(Recorded data)
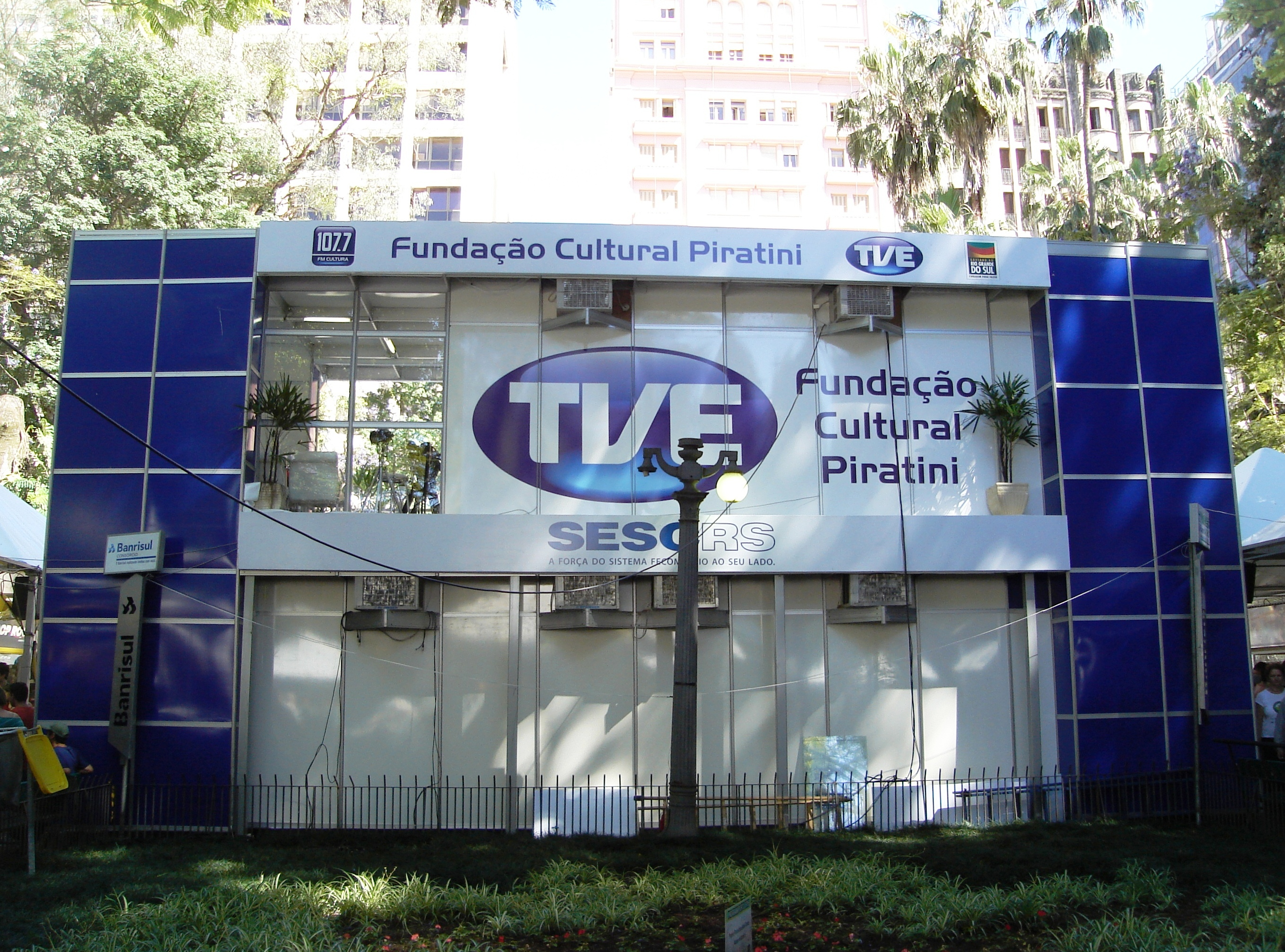 Estúdios da TVE-RS na Feira do Livro de Porto Alegre, RS.
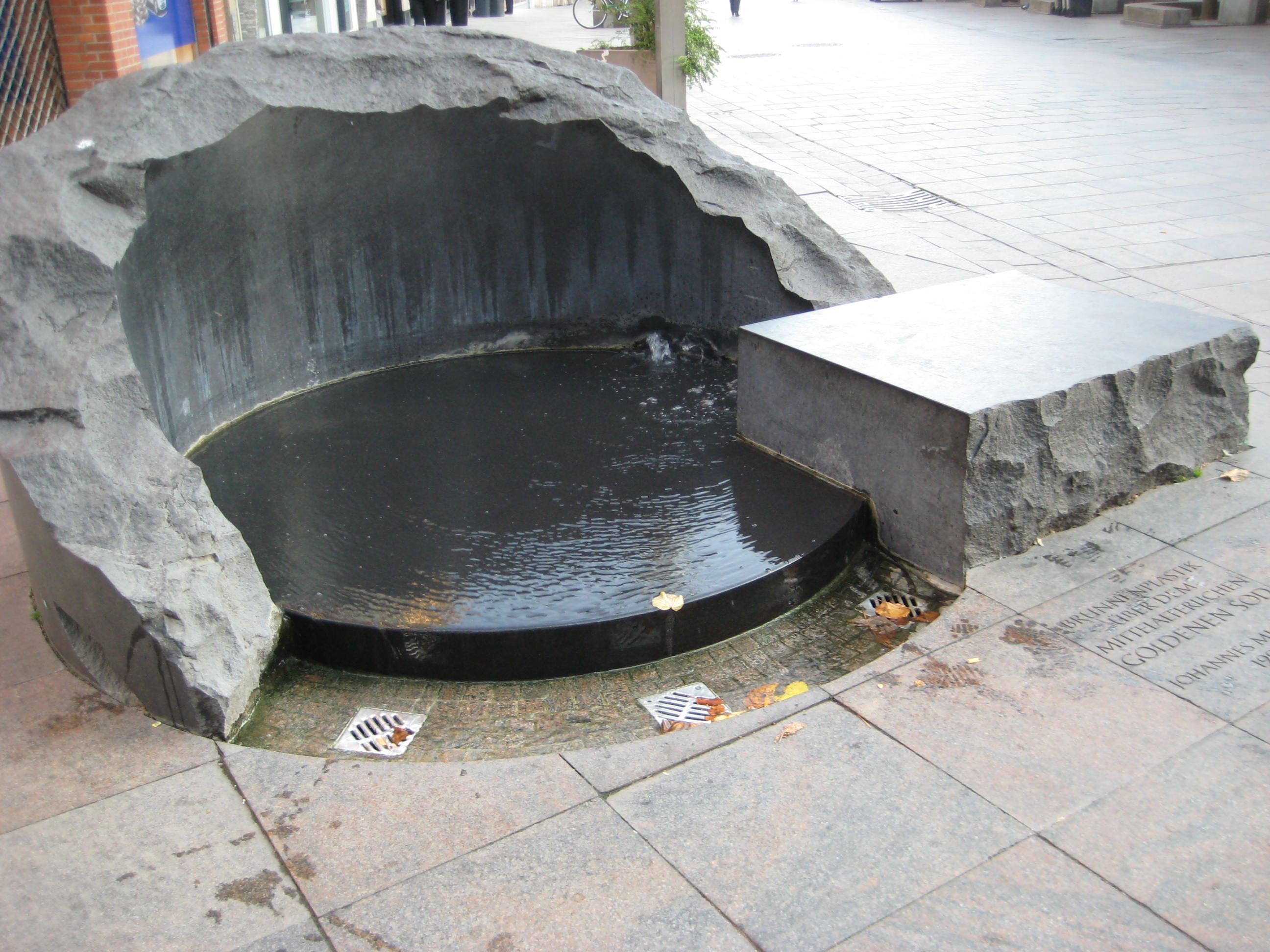 Brunnen "Goldener Sod" in Lübeck an der Ecke Breite Straße/Mengstraße, Brunnenplastik aus schwedischem Granit (Gotland?) von Johannes Michler, errichtet über dem mittelalterlichen "Goldenen Sod"
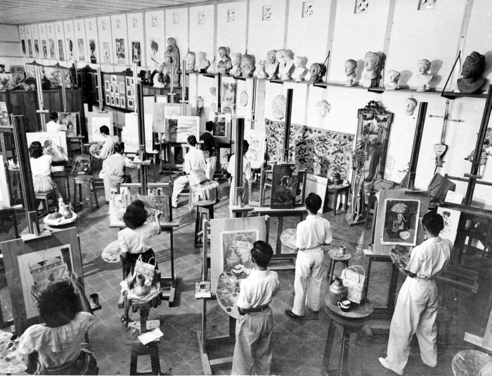 Studio gambar "Balai Pendidikan Universiter Guru Seni Rupa" (studi 3 tahun) yang dikelola Fakultas Ilmu Pengetahuan Teknik Universitas Indonesia di Bandung - sekarang Fakultas Seni Rupa dan Desain Institut Teknologi Bandung. Program ini kemudian ditingkatkan menjadi program sarjana 5 tahun.
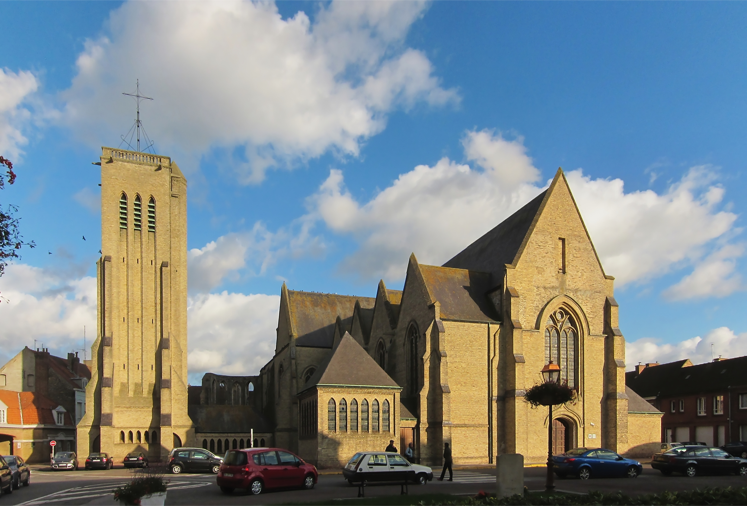 L'Église Saint-Martin de Bergues.
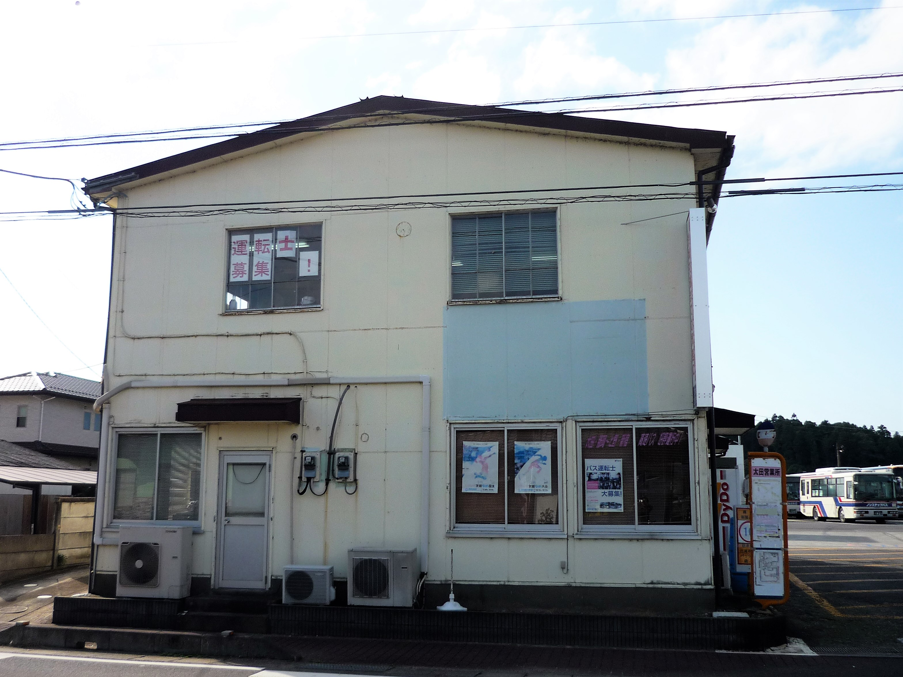 茨城交通太田営業所 Panasonic Lumix DMC-FS3

PROBLEM DESCRIPTION => Leave out all pictures and output each line exactly, from the top of the records through the line that holds "in Lübeck an".

EXERCISE OUTPUT =>
 Estúdios da TVE-RS na Feira do Livro de Porto Alegre, RS.
 Brunnen "Goldener Sod" in Lübeck an der Ecke Breite Straße/Mengstraße, Brunnenplastik aus schwedischem Granit (Gotland?) von Johannes Michler, errichtet über dem mittelalterlichen "Goldenen Sod"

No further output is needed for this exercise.